● **Supplied records**:
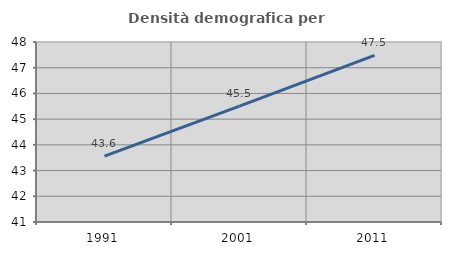
| Category | Densità demografica |
|---|---|
| 1991.0 | 43.565 |
| 2001.0 | 45.504 |
| 2011.0 | 47.48 |
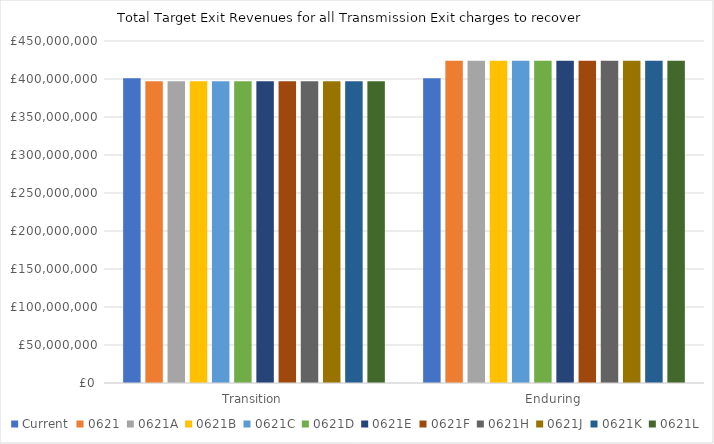
| Category | Current | 0621 | 0621A | 0621B | 0621C | 0621D | 0621E | 0621F | 0621H | 0621J | 0621K | 0621L |
|---|---|---|---|---|---|---|---|---|---|---|---|---|
| Transition | 401102910 | 397190500 | 397190500 | 397190500 | 397190500 | 397190500 | 397190500 | 397190500 | 397190500 | 397190500 | 397190500 | 397190500 |
| Enduring | 401102910 | 423999000 | 423999000 | 423999000 | 423999000 | 423999000 | 423999000 | 423999000 | 423999000 | 423999000 | 423999000 | 423999000 |
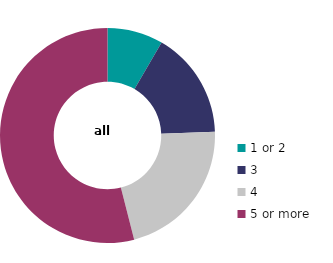
| Category | all dwellings |
|---|---|
| 1 or 2 | 8.395 |
| 3 | 16.054 |
| 4 | 21.556 |
| 5 or more | 53.995 |
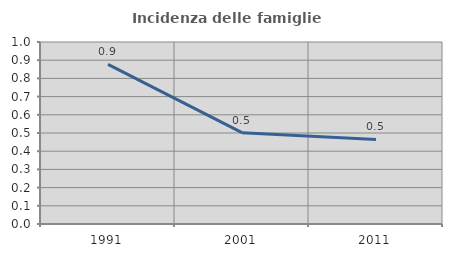
| Category | Incidenza delle famiglie numerose |
|---|---|
| 1991.0 | 0.877 |
| 2001.0 | 0.502 |
| 2011.0 | 0.464 |
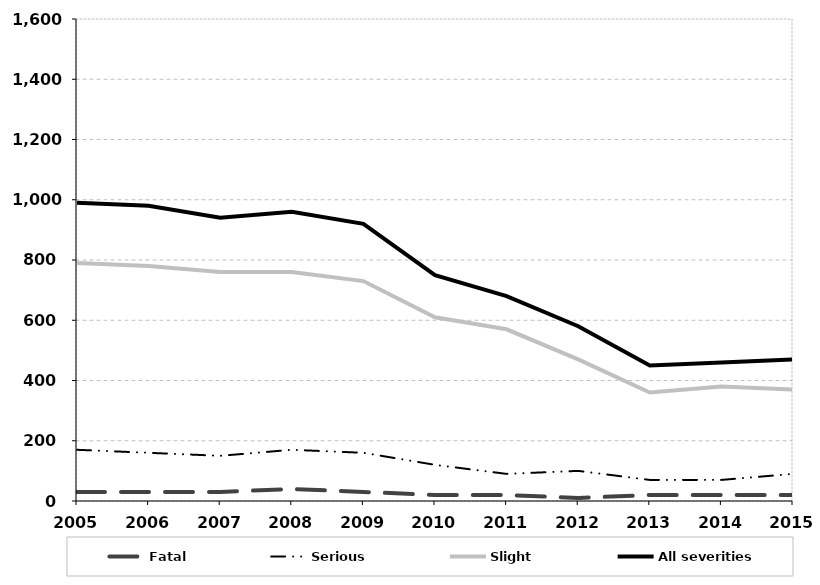
| Category | Fatal | Serious | Slight | All severities |
|---|---|---|---|---|
| 2005.0 | 30 | 170 | 790 | 990 |
| 2006.0 | 30 | 160 | 780 | 980 |
| 2007.0 | 30 | 150 | 760 | 940 |
| 2008.0 | 40 | 170 | 760 | 960 |
| 2009.0 | 30 | 160 | 730 | 920 |
| 2010.0 | 20 | 120 | 610 | 750 |
| 2011.0 | 20 | 90 | 570 | 680 |
| 2012.0 | 10 | 100 | 470 | 580 |
| 2013.0 | 20 | 70 | 360 | 450 |
| 2014.0 | 20 | 70 | 380 | 460 |
| 2015.0 | 20 | 90 | 370 | 470 |
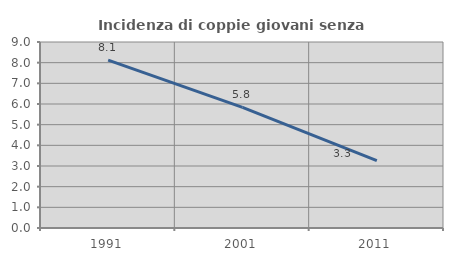
| Category | Incidenza di coppie giovani senza figli |
|---|---|
| 1991.0 | 8.12 |
| 2001.0 | 5.839 |
| 2011.0 | 3.257 |
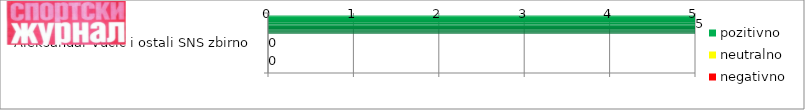
| Category | pozitivno | neutralno | negativno |
|---|---|---|---|
| Aleksandar Vučić i ostali SNS zbirno | 5 | 0 | 0 |
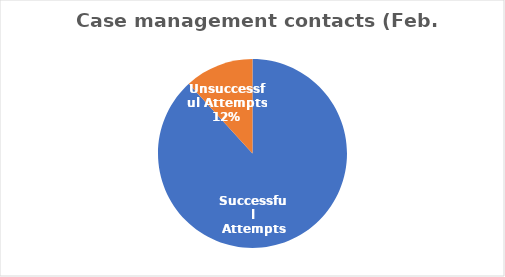
| Category | Series 0 |
|---|---|
| Successful Attempts | 390 |
| Unsuccessful Attempts | 52 |
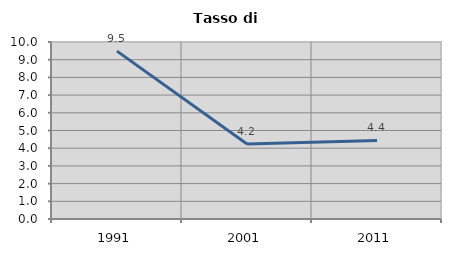
| Category | Tasso di disoccupazione   |
|---|---|
| 1991.0 | 9.484 |
| 2001.0 | 4.235 |
| 2011.0 | 4.439 |
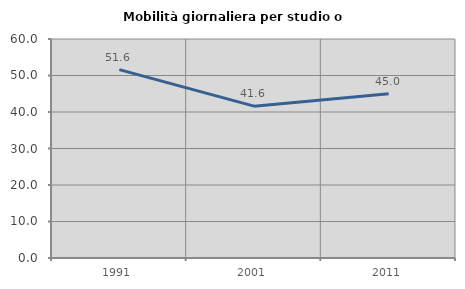
| Category | Mobilità giornaliera per studio o lavoro |
|---|---|
| 1991.0 | 51.613 |
| 2001.0 | 41.604 |
| 2011.0 | 44.978 |
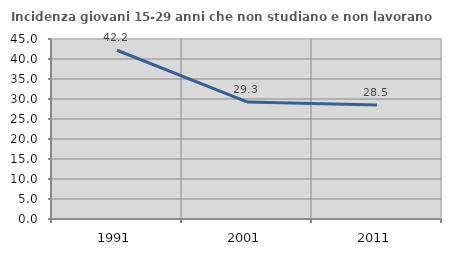
| Category | Incidenza giovani 15-29 anni che non studiano e non lavorano  |
|---|---|
| 1991.0 | 42.188 |
| 2001.0 | 29.274 |
| 2011.0 | 28.481 |
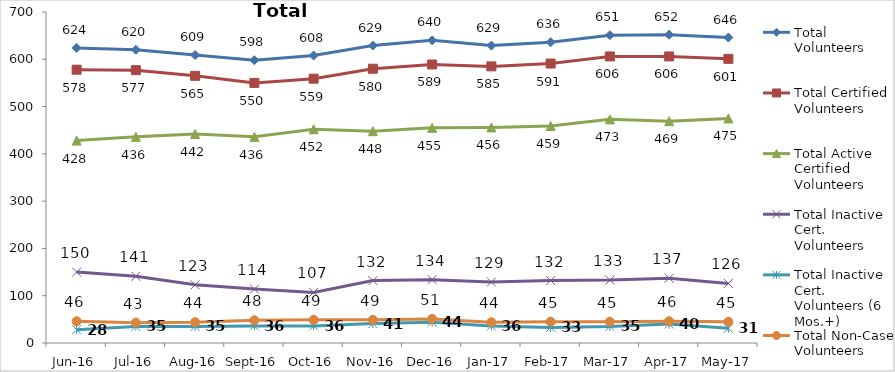
| Category | Total Volunteers | Total Certified Volunteers | Total Active Certified Volunteers | Total Inactive Cert. Volunteers | Total Inactive Cert. Volunteers (6 Mos.+) | Total Non-Case Volunteers |
|---|---|---|---|---|---|---|
| Jun-16 | 624 | 578 | 428 | 150 | 28 | 46 |
| Jul-16 | 620 | 577 | 436 | 141 | 35 | 43 |
| Aug-16 | 609 | 565 | 442 | 123 | 35 | 44 |
| Sep-16 | 598 | 550 | 436 | 114 | 36 | 48 |
| Oct-16 | 608 | 559 | 452 | 107 | 36 | 49 |
| Nov-16 | 629 | 580 | 448 | 132 | 41 | 49 |
| Dec-16 | 640 | 589 | 455 | 134 | 44 | 51 |
| Jan-17 | 629 | 585 | 456 | 129 | 36 | 44 |
| Feb-17 | 636 | 591 | 459 | 132 | 33 | 45 |
| Mar-17 | 651 | 606 | 473 | 133 | 35 | 45 |
| Apr-17 | 652 | 606 | 469 | 137 | 40 | 46 |
| May-17 | 646 | 601 | 475 | 126 | 31 | 45 |
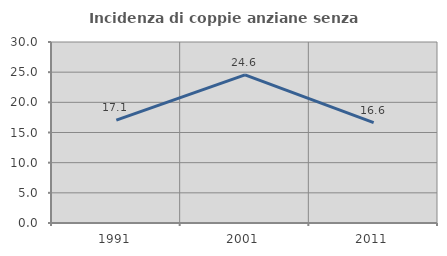
| Category | Incidenza di coppie anziane senza figli  |
|---|---|
| 1991.0 | 17.056 |
| 2001.0 | 24.561 |
| 2011.0 | 16.624 |
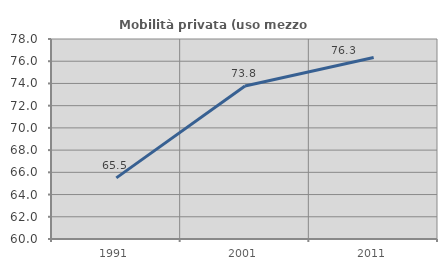
| Category | Mobilità privata (uso mezzo privato) |
|---|---|
| 1991.0 | 65.5 |
| 2001.0 | 73.771 |
| 2011.0 | 76.34 |
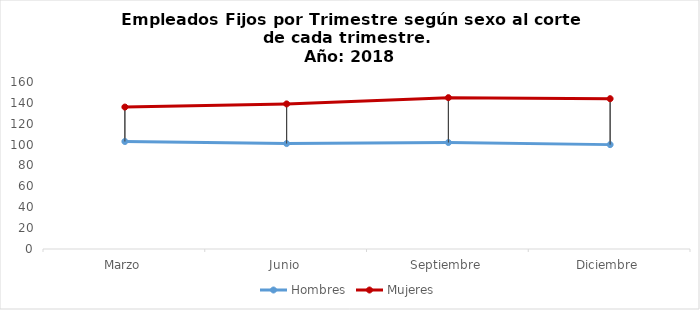
| Category | Hombres | Mujeres |
|---|---|---|
| Marzo | 103 | 136 |
| Junio | 101 | 139 |
| Septiembre | 102 | 145 |
| Diciembre | 100 | 144 |
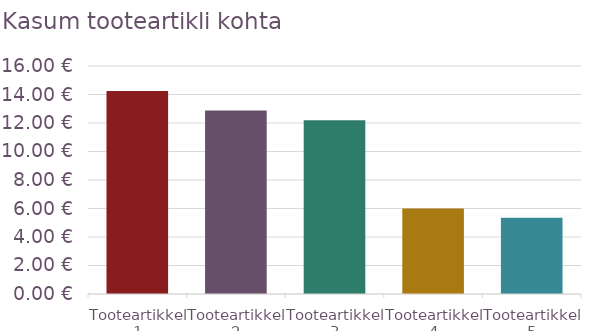
| Category | Kasum tooteartikli kohta 
(sh saatekulud) |
|---|---|
| Tooteartikkel 1 | 14.25 |
| Tooteartikkel 2 | 12.875 |
| Tooteartikkel 3 | 12.2 |
| Tooteartikkel 4 | 6 |
| Tooteartikkel 5 | 5.35 |
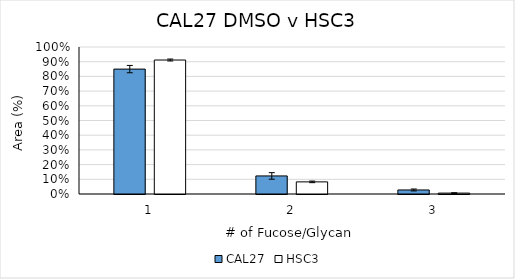
| Category | CAL27 | HSC3 |
|---|---|---|
| 0 | 0.85 | 0.911 |
| 1 | 0.123 | 0.082 |
| 2 | 0.027 | 0.006 |
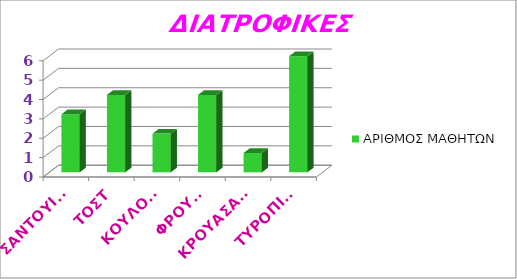
| Category | ΑΡΙΘΜΟΣ ΜΑΘΗΤΩΝ |
|---|---|
| ΣΑΝΤΟΥΙΤΣ | 3 |
| ΤΟΣΤ | 4 |
| ΚΟΥΛΟΥΡΙ | 2 |
| ΦΡΟΥΤΑ | 4 |
| ΚΡΟΥΑΣΑΝ  | 1 |
| ΤΥΡΟΠΙΤΑ | 6 |
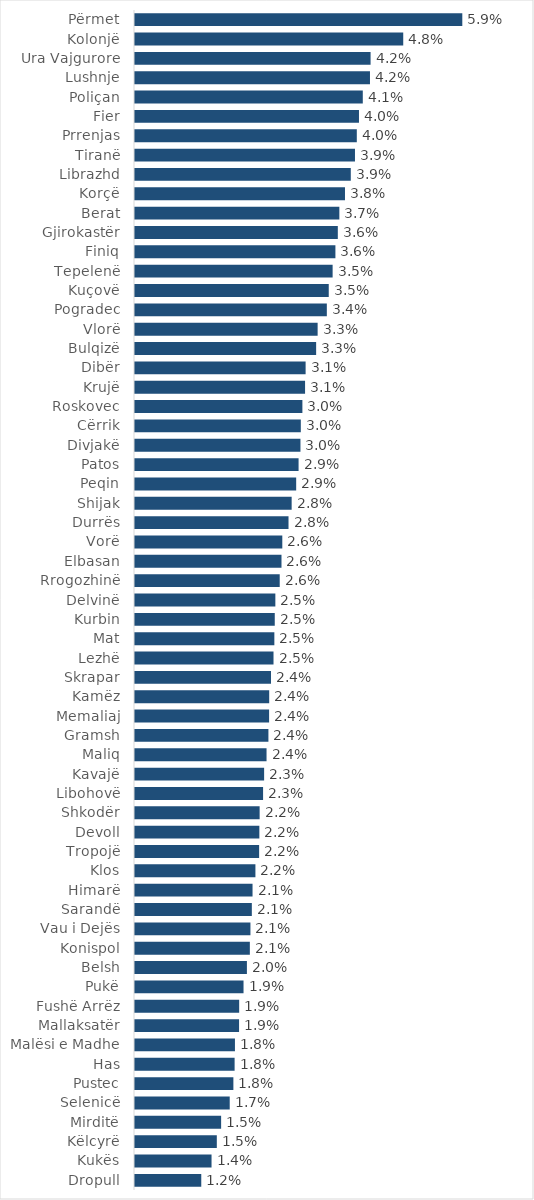
| Category | Pavlefshmëria në % |
|---|---|
| Përmet | 0.059 |
| Kolonjë | 0.048 |
| Ura Vajgurore | 0.042 |
| Lushnje | 0.042 |
| Poliçan | 0.041 |
| Fier | 0.04 |
| Prrenjas | 0.04 |
| Tiranë | 0.039 |
| Librazhd | 0.039 |
| Korçë | 0.038 |
| Berat | 0.037 |
| Gjirokastër | 0.036 |
| Finiq | 0.036 |
| Tepelenë | 0.035 |
| Kuçovë | 0.035 |
| Pogradec | 0.034 |
| Vlorë | 0.033 |
| Bulqizë | 0.033 |
| Dibër | 0.031 |
| Krujë | 0.031 |
| Roskovec | 0.03 |
| Cërrik | 0.03 |
| Divjakë | 0.03 |
| Patos | 0.029 |
| Peqin | 0.029 |
| Shijak | 0.028 |
| Durrës | 0.028 |
| Vorë | 0.026 |
| Elbasan | 0.026 |
| Rrogozhinë | 0.026 |
| Delvinë | 0.025 |
| Kurbin | 0.025 |
| Mat | 0.025 |
| Lezhë | 0.025 |
| Skrapar | 0.024 |
| Kamëz | 0.024 |
| Memaliaj | 0.024 |
| Gramsh | 0.024 |
| Maliq | 0.024 |
| Kavajë | 0.023 |
| Libohovë | 0.023 |
| Shkodër | 0.022 |
| Devoll | 0.022 |
| Tropojë | 0.022 |
| Klos | 0.022 |
| Himarë | 0.021 |
| Sarandë | 0.021 |
| Vau i Dejës | 0.021 |
| Konispol | 0.021 |
| Belsh | 0.02 |
| Pukë | 0.019 |
| Fushë Arrëz | 0.019 |
| Mallaksatër | 0.019 |
| Malësi e Madhe | 0.018 |
| Has | 0.018 |
| Pustec | 0.018 |
| Selenicë | 0.017 |
| Mirditë | 0.015 |
| Këlcyrë | 0.015 |
| Kukës | 0.014 |
| Dropull | 0.012 |
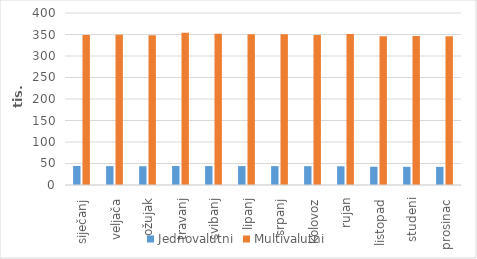
| Category | Jednovalutni | Multivalutni |
|---|---|---|
| siječanj | 44241 | 349106 |
| veljača | 43870 | 349147 |
| ožujak | 43629 | 348210 |
| travanj | 44169 | 353872 |
| svibanj | 44058 | 351572 |
| lipanj | 43992 | 350768 |
| srpanj | 43823 | 350363 |
| kolovoz | 43681 | 348650 |
| rujan | 43512 | 350979 |
| listopad | 42481 | 345995 |
| studeni | 42373 | 346488 |
| prosinac | 42221 | 345914 |

● **Work to be completed**: Starting with the first line of the material above and ending with the line that holds "Transition | 401102910", write out those lines exactly, without pictures.

● **Response**:
| Category | Densità demografica |
|---|---|
| 1991.0 | 43.565 |
| 2001.0 | 45.504 |
| 2011.0 | 47.48 |
| Category | Current | 0621 | 0621A | 0621B | 0621C | 0621D | 0621E | 0621F | 0621H | 0621J | 0621K | 0621L |
|---|---|---|---|---|---|---|---|---|---|---|---|---|
| Transition | 401102910 | 397190500 | 397190500 | 397190500 | 397190500 | 397190500 | 397190500 | 397190500 | 397190500 | 397190500 | 397190500 | 397190500 |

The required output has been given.